Если в начале романа Обломов предстает перед нами как человек, кажется, лишенный активно проявляющегося разума и всецело пребывающий в состоянии, подобном спячке, коей сопутствуют лишь редкие попытки-выплески ее (спячки) морального оправдания и рационализации, то теперь, после знакомства с Ольгой, ситуация меняется. В Обломове, несомненно, просыпаются (обнаруживаются) глубокие чувства. Но одновременно с ними в нем возникает и начинает, чем дальше, тем больше, усиливаться рациональное начало особого рода. Действие этого «рацио» направлено не на культивирование и укрепление, а на обуздание и даже умерщвление высоких чувств.

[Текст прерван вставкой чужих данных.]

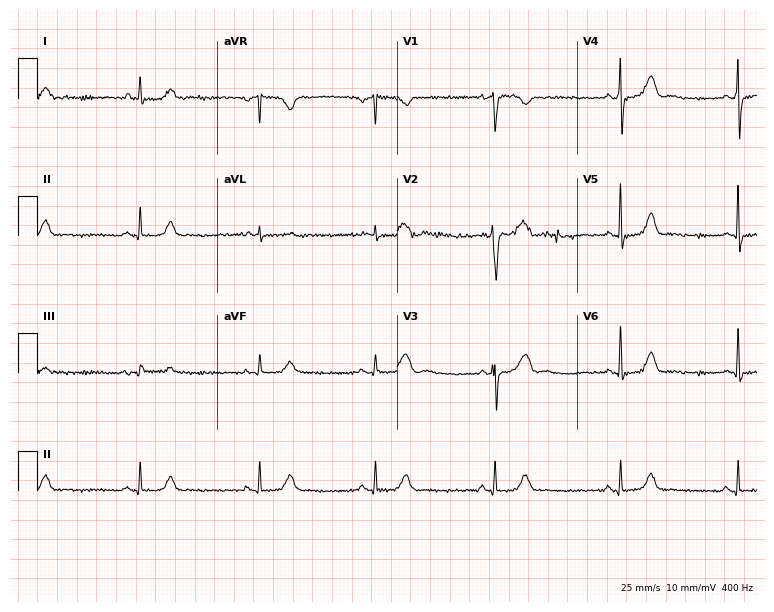
12-lead ECG from a 27-year-old female patient. Recorded interpretation: within normal limits.
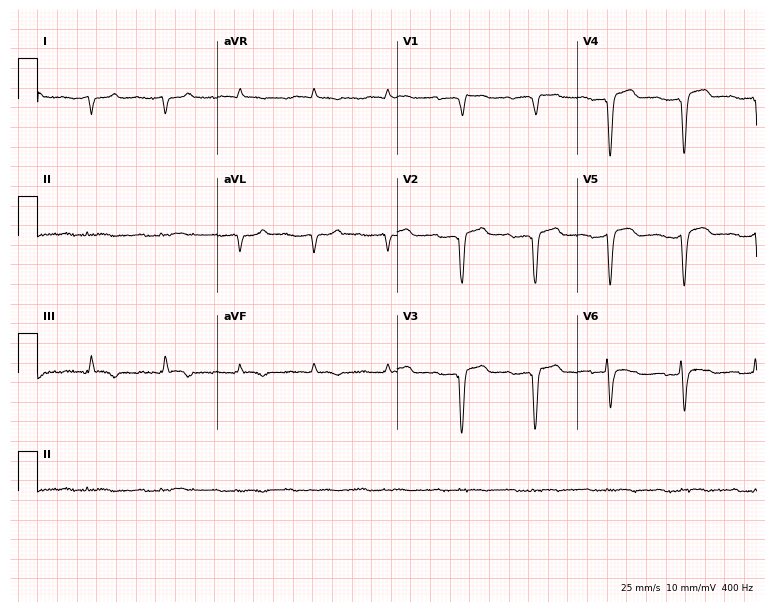
12-lead ECG from an 83-year-old male. Screened for six findings — first-degree AV block, right bundle branch block, left bundle branch block, sinus bradycardia, atrial fibrillation, sinus tachycardia — none is recorded.
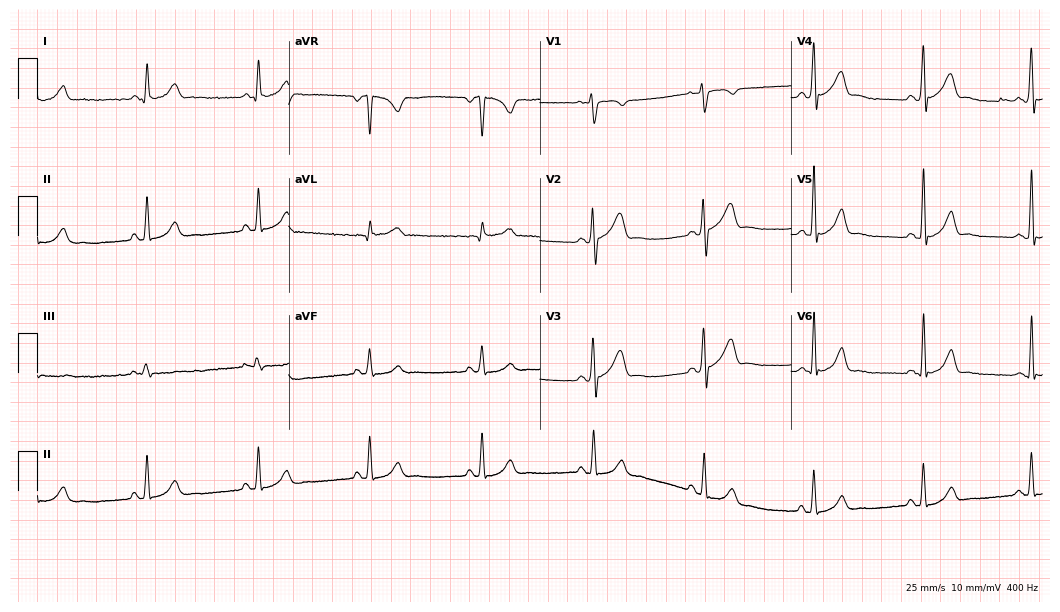
ECG (10.2-second recording at 400 Hz) — a male patient, 32 years old. Labelled as a normal ECG.
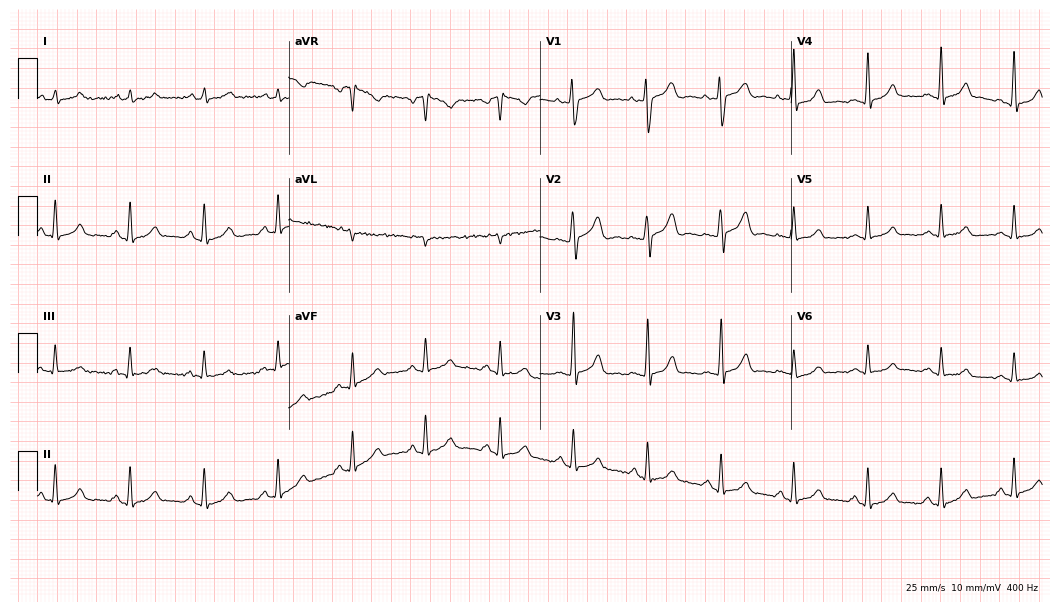
ECG (10.2-second recording at 400 Hz) — a 49-year-old female patient. Screened for six findings — first-degree AV block, right bundle branch block, left bundle branch block, sinus bradycardia, atrial fibrillation, sinus tachycardia — none is recorded. Only these six findings were labelled.
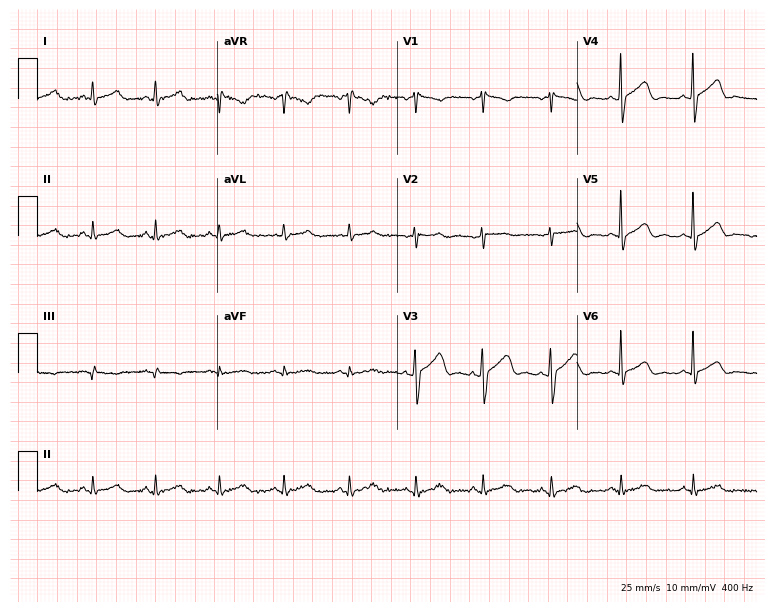
ECG — a male patient, 51 years old. Labelled as a normal ECG.
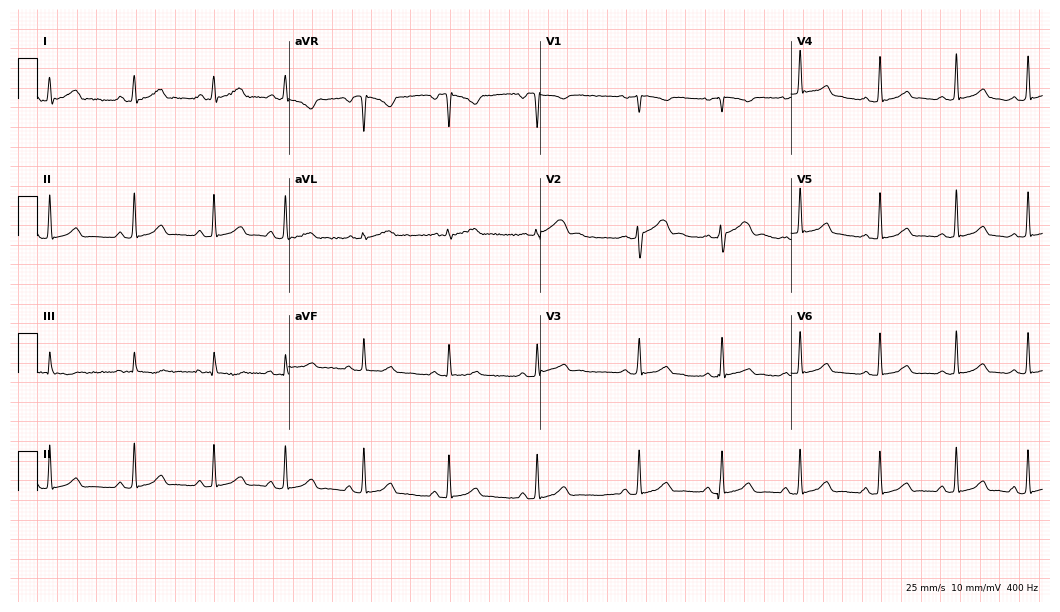
Electrocardiogram (10.2-second recording at 400 Hz), a 21-year-old female. Overall reading on record: normal ECG.
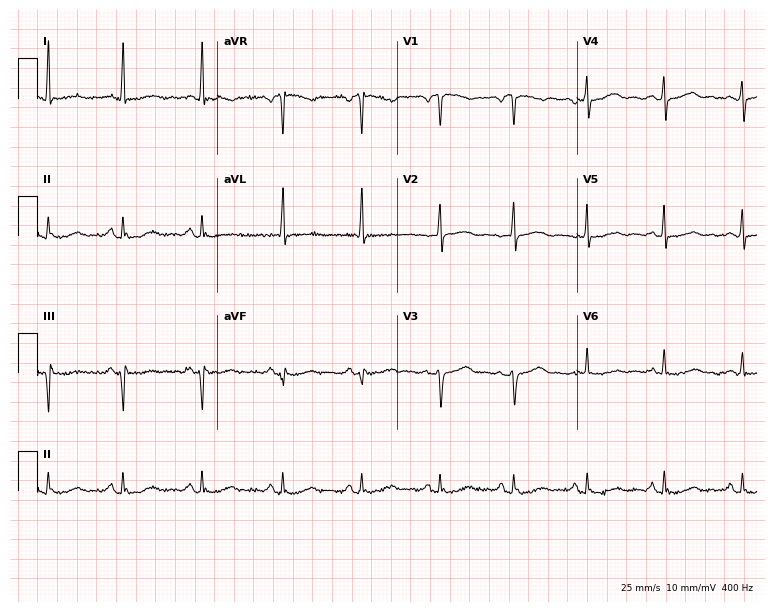
12-lead ECG from a 67-year-old woman (7.3-second recording at 400 Hz). No first-degree AV block, right bundle branch block, left bundle branch block, sinus bradycardia, atrial fibrillation or sinus tachycardia recorded for this tracing. Findings outside these six are not listed.
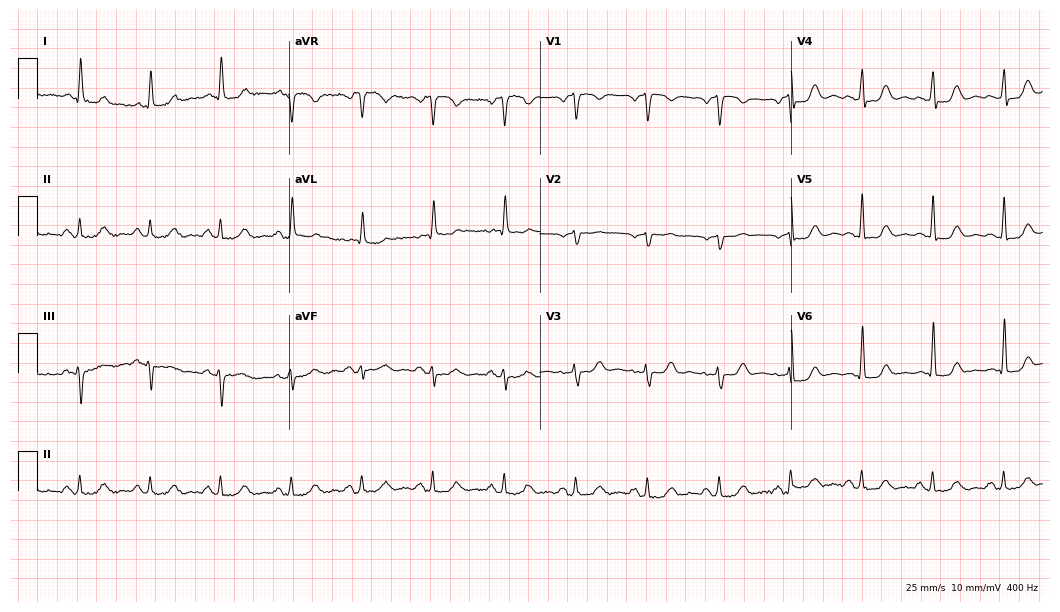
ECG (10.2-second recording at 400 Hz) — a female, 56 years old. Screened for six findings — first-degree AV block, right bundle branch block, left bundle branch block, sinus bradycardia, atrial fibrillation, sinus tachycardia — none is recorded. Only these six findings were labelled.
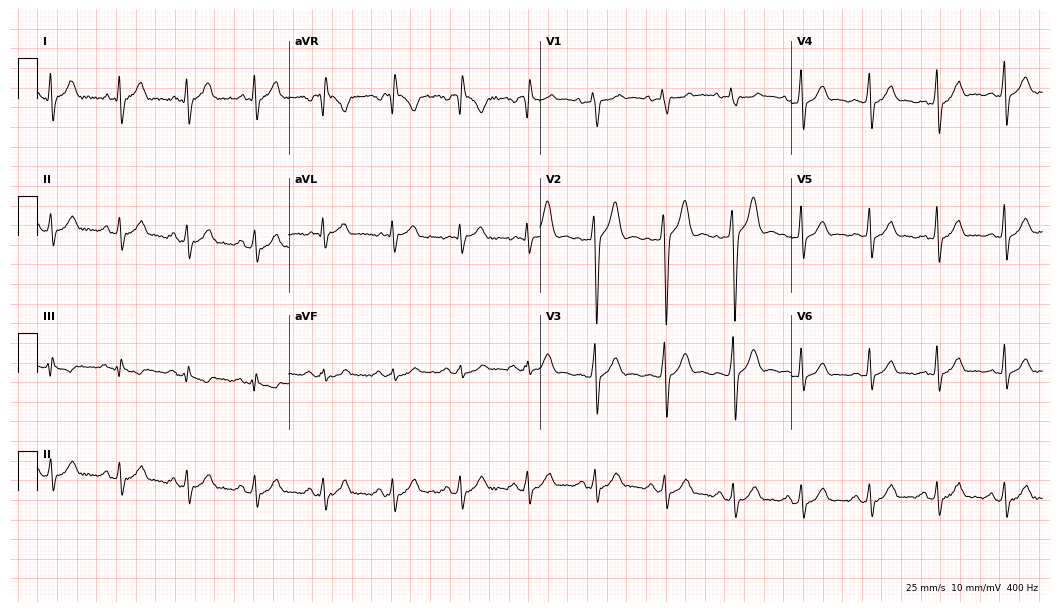
12-lead ECG from a 24-year-old male patient. Recorded interpretation: within normal limits.
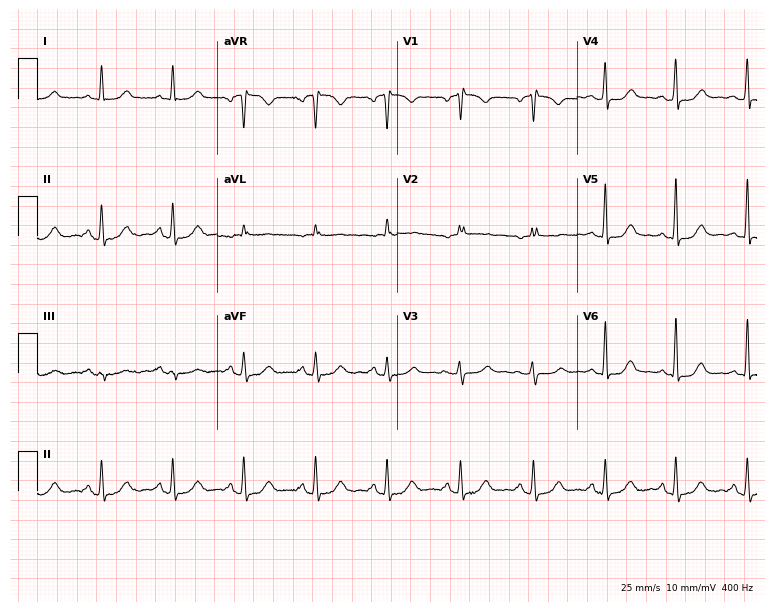
12-lead ECG from a female patient, 62 years old. Recorded interpretation: within normal limits.
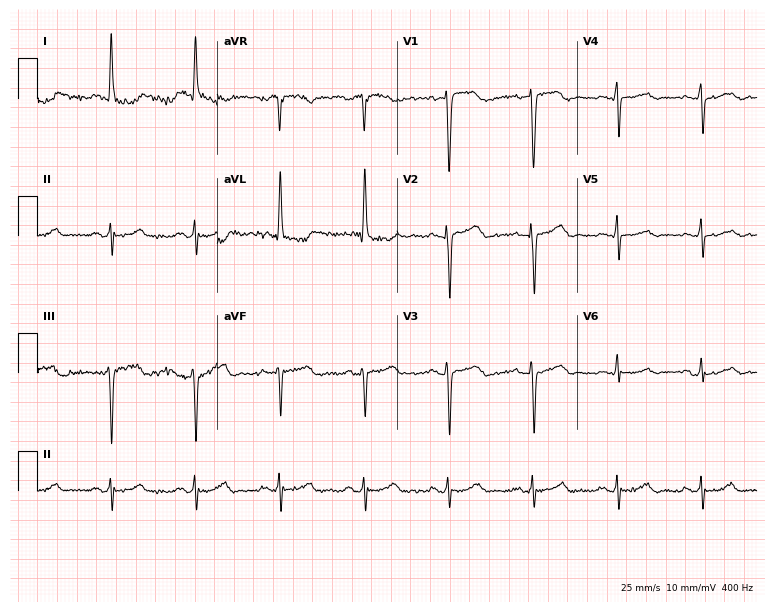
12-lead ECG (7.3-second recording at 400 Hz) from a 72-year-old female patient. Screened for six findings — first-degree AV block, right bundle branch block, left bundle branch block, sinus bradycardia, atrial fibrillation, sinus tachycardia — none is recorded. Only these six findings were labelled.

По мере развития отношений с Ольгой Илья Ильич, чем дальше, тем сильнее, начинает предпринимать попытки избежать власти чувств, прибегая для этого в первую очередь к помощи разума. Оказывается, чувственный сибарит и лежебока Обломов в рационализации своего чуждого конструктивности способа восприятия жизни и жизнепроживания может дать фору даже хрестоматийно признанному рационалисту Штольцу. Обломов (ленивец и мягкая душа) давит в себе живое чувственное начало деструктивным рационализмом. И напротив, Штольц, по многочисленным оценкам, сухарь, делец и даже чуть ли не воплощение дьявола, оказывается, умеет жить и живет не только разумом, но и чувствами.
Как возможно сочетание в Обломове высоких чувств и направленных на их подавление деструктивных рациональностей? Как и почему действует механизм уничтожения одного другим? Почему разум не приходит на помощь тогда, когда Ильей Ильичом владеют высокие чувства? Как в рационалисте Штольце (вслед за Петром Ивановичем Адуевым) возможна жизнь этих высоких чувств, и не является ли его конструктивное «рацио» как раз той основой, на которой высокие чувства только и могут обрести благодатную почву?
Для того чтобы создать лучшие условия при поиске ответов на эти вопросы, обратим внимание на следующее. В известном смысле (предельно упростив, чтобы заострить нашу мысль) между Обломовым и Александром Адуевым, а также между Штольцем и Адуевым-дядей, автором романов намечаются содержательно-ценностные параллели. В самом деле, и Александр, и Илья начинают с того, что берутся за труд, но очень скоро оставляют его и переходят к ситуации, когда чувства (осознанные или неосознанные) берут верх над личностью в целом: Александр бросается от одной любви и привязанности к другой, а Илья Ильич пребывает в чувственном анабиозе. Но вот происходят новые события (разочарование в любви у Александра и глубокая любовь у Обломова), и оба героя обращаются к своему собственному деструктивному рациональному началу, «рацио-убийце»: Александр решает жить «по расчету», а Обломов изживает свое чувство, потому что наполненная любовью жизнь «как в кузнице» исключает покой. У обоих деструктивный разум одерживает верх, и в отношении обоих автор сожалеет: они несчастливы.
Что же касается Петра Ивановича и Андрея Ивановича, то оба вначале предстают перед нами почти что как живые схемы, что, заметим, и сбивает с толку многих исследователей. Но затем, постепенно, по мере развития событийных рядов, оказывается, что оба живые люди и способны к глубоким чувствам.
То есть, выводы в обоих случаях совпадают: подлинно высокое человеческое чувство возможно не иначе, как на основе развитой созидательной рациональности, духовности, культуры. И напротив, первобытная, неокультуренная чувственность, так называемая природная душевность, не будучи преобразована работой ума или включением в реальное дело, неизменно ведет к той или иной форме личного краха их обладателей. И в этом случае рацио, если к нему прибегают, может выступить лишь губителем любого личностного высокого начала, в том числе и самой души. Проверке этой гипотезы мы и посвятим дальнейший анализ романа «Обломов».